Sunday, 23 February 2014


Silvereye by Jim Smart

My February birding has been thwarted.  Until today.  Today the weather was perfect:  the sky was blue, the temperature delightful.  There was just a slight breeze and the birds were singing.

It almost made up for missing out on my January Wollongong pelagic when I was hoping to see a White-necked Petrel.  The trip was cancelled because of heavy seas.  What's worse is that the February Wollongong pelagic saw not one, but two White-necked Petrels!  I had booked to do a pelagic out of Port Fairy in February, but that too was cancelled.  This time, because they couldn't fill the boat.  Very odd, when most pelagics have waiting lists.  I did not expect to see a White-necked Petrel out of Port Fairy.  Any seabird would have been welcome.  And I would have seen Black-faced Cormorants in the harbour, and Hooded Plovers and Sanderlings on Killarney Beach.  And we would have stopped at Point Addis on the way down to Port Fairy to tick Rufous Bristlebirds.  I was feeling quite cheated.

Then this morning I visited Wilson Reserve in Ivanhoe, and enjoyed myself immensely.  The Powerful Owl looked at me wisely, and a Nankeen Night-Heron ignored me completely.  Of course I always see Brown Thornbills, Grey Fantails, Eastern Yellow Robins, White-browed Scrubwrens and Superb Fairy-wrens.  I would be surprised to miss out on any of these.  And, one of my favourite little birds is always there too:  Silvereyes.  The first piece of writing about birds I ever published was about Silvereyes.  I was ten years old.  They have been one of my favourites ever since.

There are always Common Bronzewings here too.  And of course, Grey Butcherbirds and Red Wattlebirds.  I hoped to see an Azure Kingfisher which had been reported from here recently, but I missed out on that.
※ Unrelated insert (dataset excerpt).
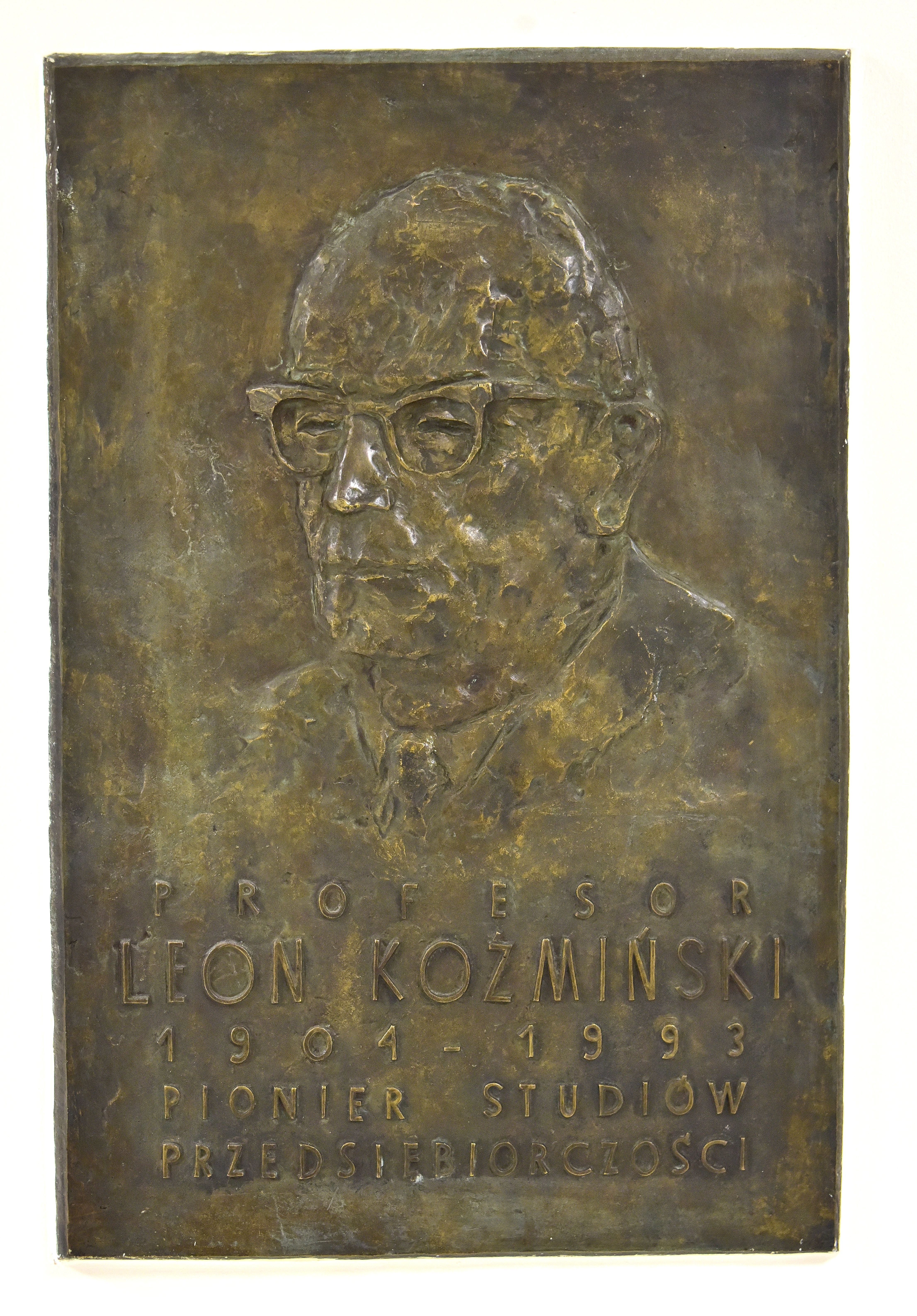 Tablica upamiętniająca Leona Koźmińskiego przy auli jego imienia w Akademii Leona Koźmińskiego w Warszawie przy ul. Jagiellońskiej 57/59 w Warszawie

I was wandering along the path, looking in the river for the kingfisher, when I heard a strange, grating call.  What could it be?  I looked in the gum tree above, but could see nothing.  I looked again, then scanned the whole huge tree with my binoculars.  There it was at last:  a grey fluffy lump.  Was it a baby frogmouth?  It was still making its strange call.  Then I saw its tail, properly feathered.  It was a kookaburra.  There was no sign of its parents, but no doubt they were within hearing, and recognized that strange call.

The Bell Miners tinkled at me and a Grey Shrike-thrush sang delightfully.  A Black-faced Cuckoo-shrike shuffled its wings, while I admired some dabbling ducks.  I won't go as far as to say that this morning's enjoyable walk made up for the absence of White-necked Petrels in January, but I will say it was a very pleasant hour I spent with the birds.